Saved data entries:
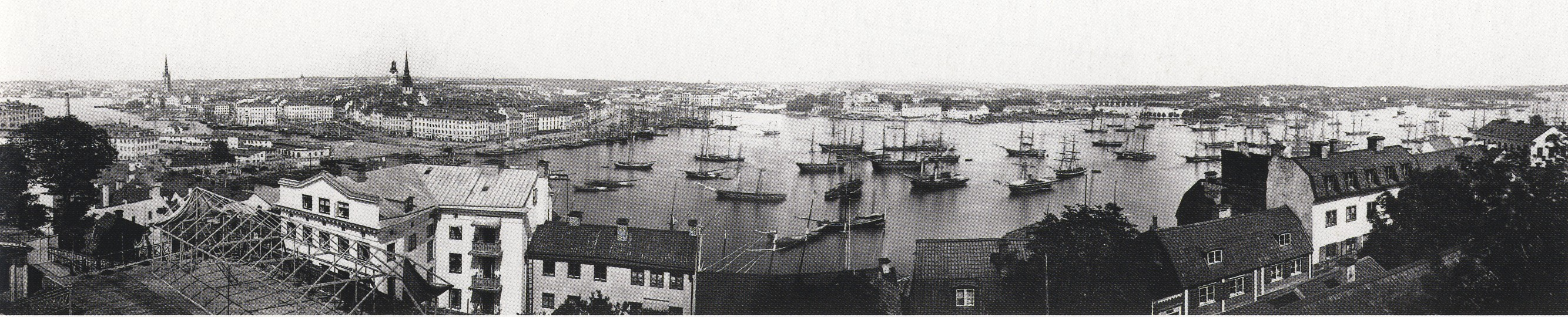 Utsikt över Stockholm från Mosebacke på Södermalm
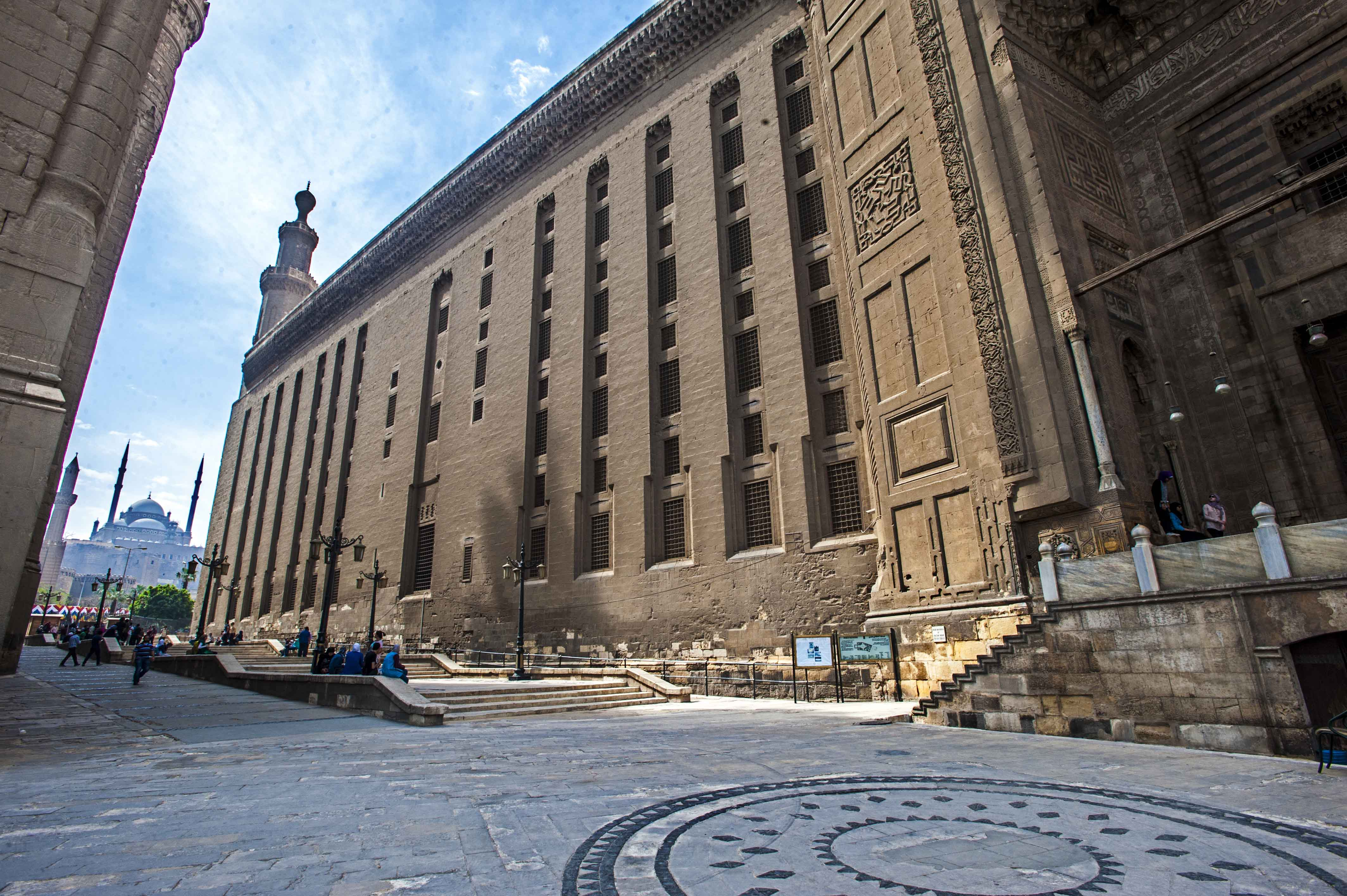 هرم العمارة الاسلامية ...
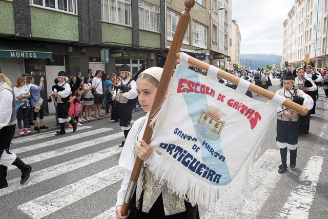 La Escola de gaitas de Ortigueira durante el desfile de bandas del Festival de Ortigueira 2017
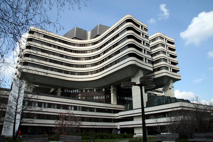 Зграда Војномедицинске академије
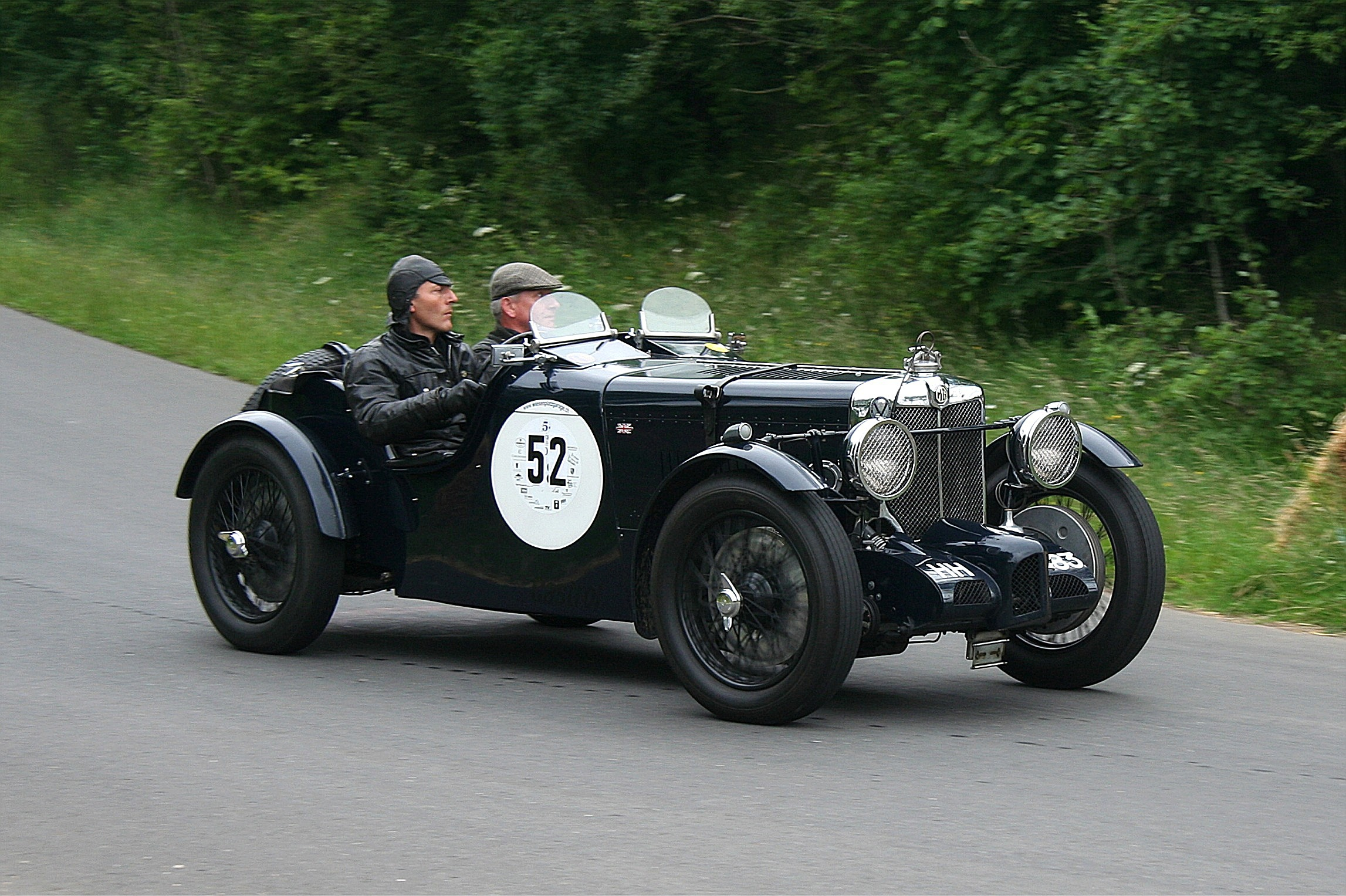 MG K-Type, Baujahr 1935, 1271 cm³, beim Oldtimer Festival des DAMC in einem erhaltenen Abschnitt der Nürburgringsüdschleife
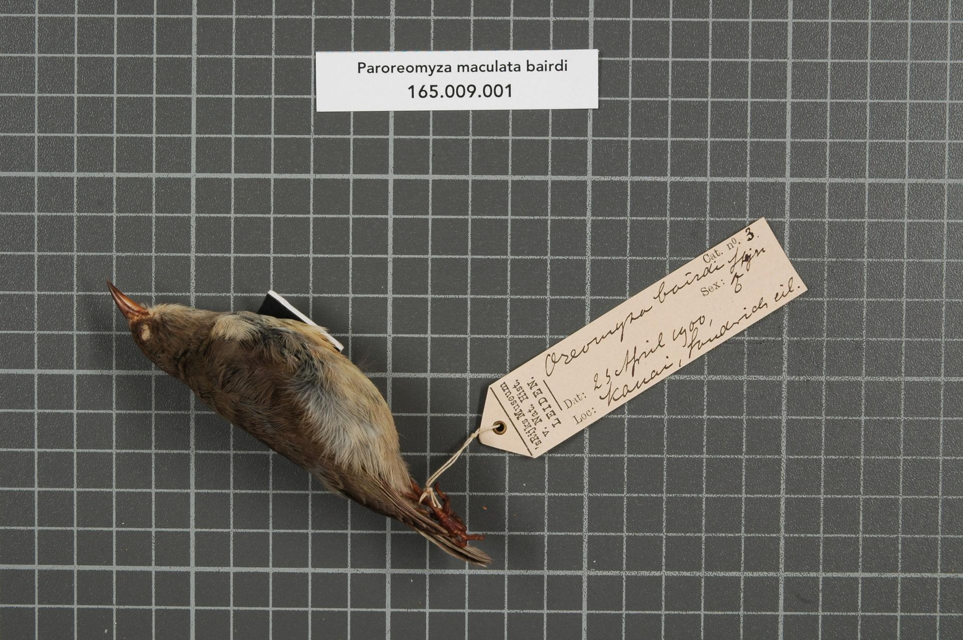 Paroreomyza maculata bairdi (Stejneger, 1887)
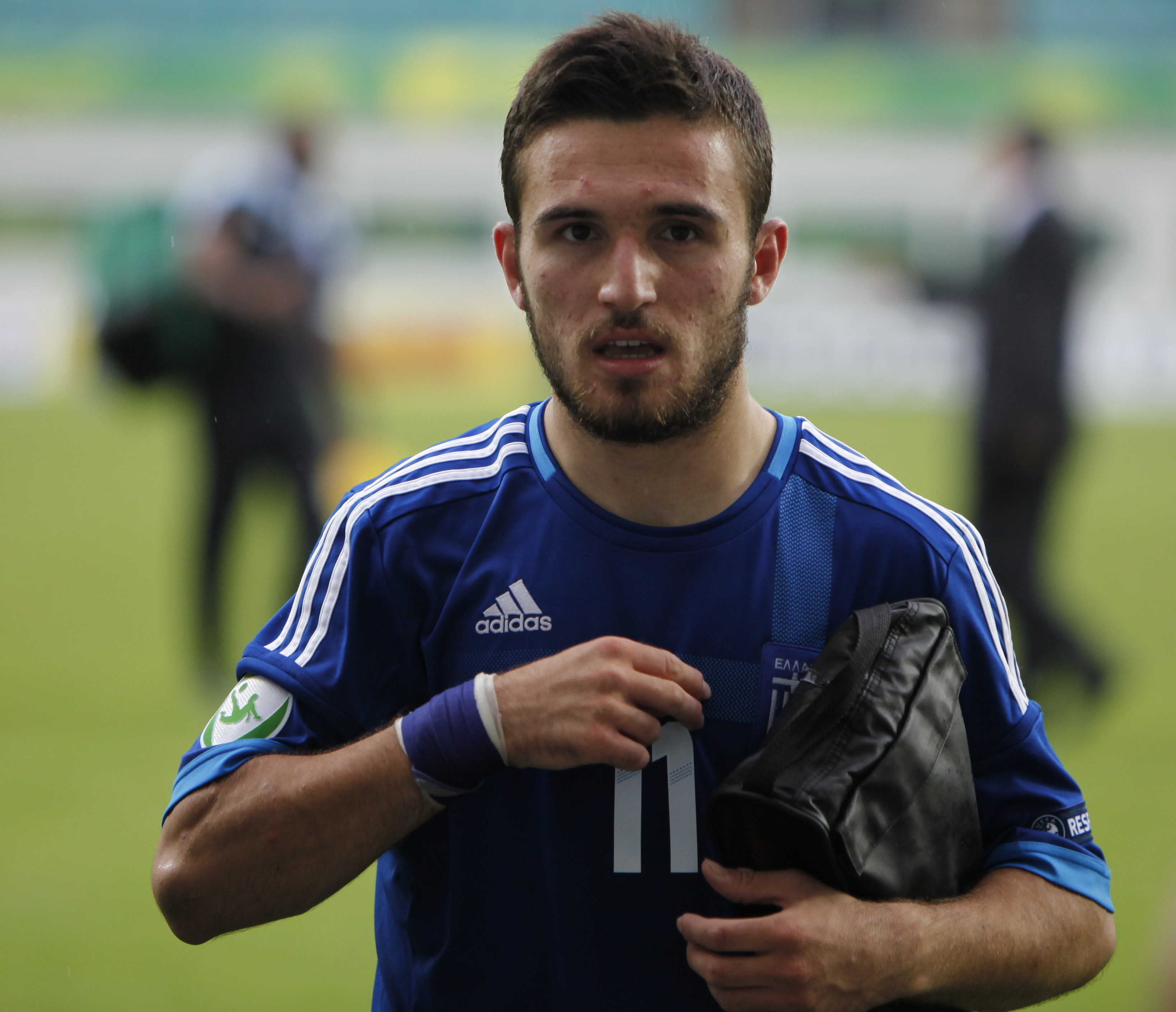 Giannis Giannotas en 2012
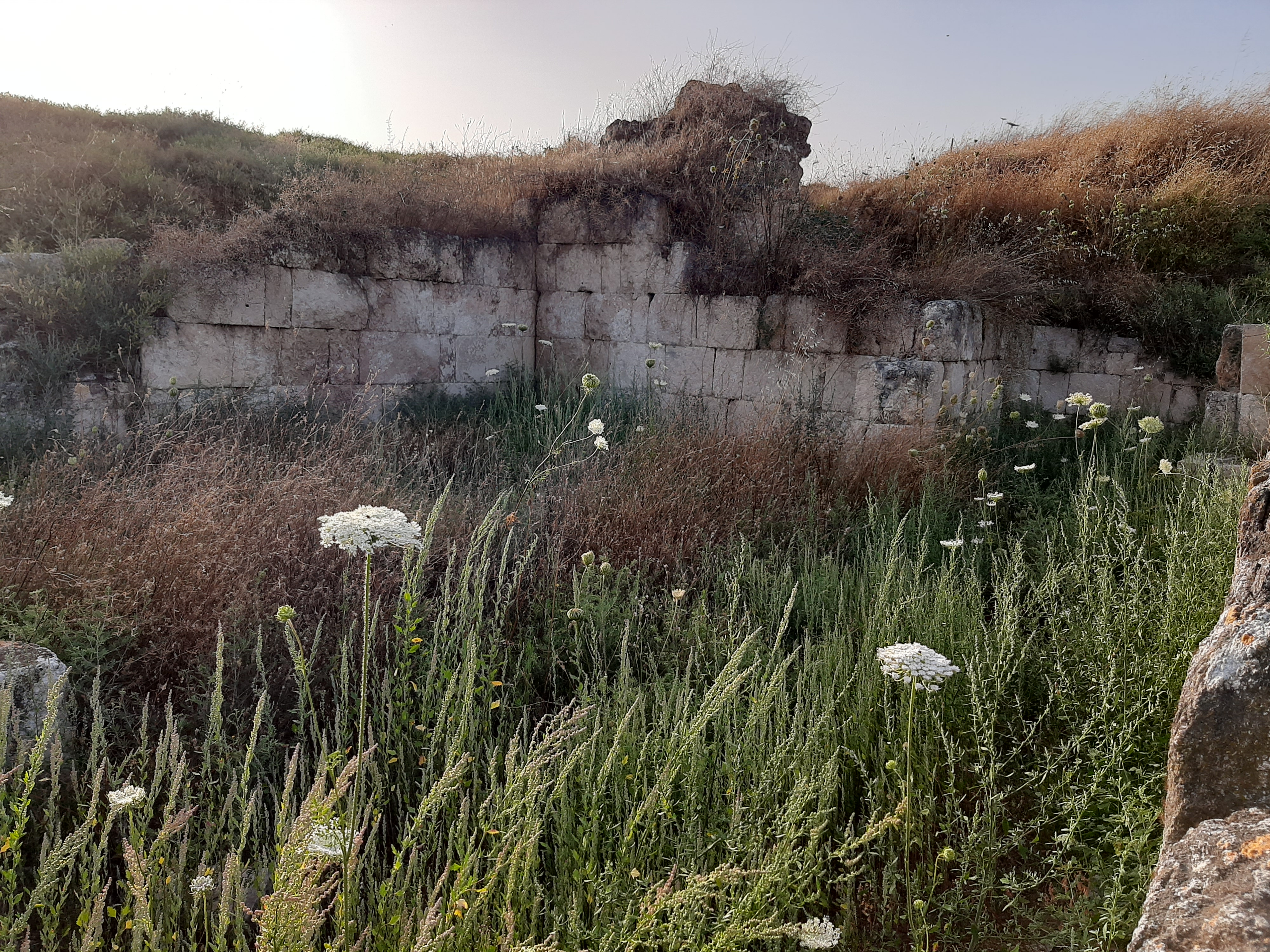 صورة لآثار ثصر المنية إلتقتطها بنفسي palestine11

Exercise objective:
Without the pictures, give all of the entries above again exactly.

Reply to the task:
 Utsikt över Stockholm från Mosebacke på Södermalm
 هرم العمارة الاسلامية ...
 La Escola de gaitas de Ortigueira durante el desfile de bandas del Festival de Ortigueira 2017
 Зграда Војномедицинске академије
 MG K-Type, Baujahr 1935, 1271 cm³, beim Oldtimer Festival des DAMC in einem erhaltenen Abschnitt der Nürburgringsüdschleife
 Paroreomyza maculata bairdi (Stejneger, 1887)
 Giannis Giannotas en 2012
 صورة لآثار ثصر المنية إلتقتطها بنفسي palestine11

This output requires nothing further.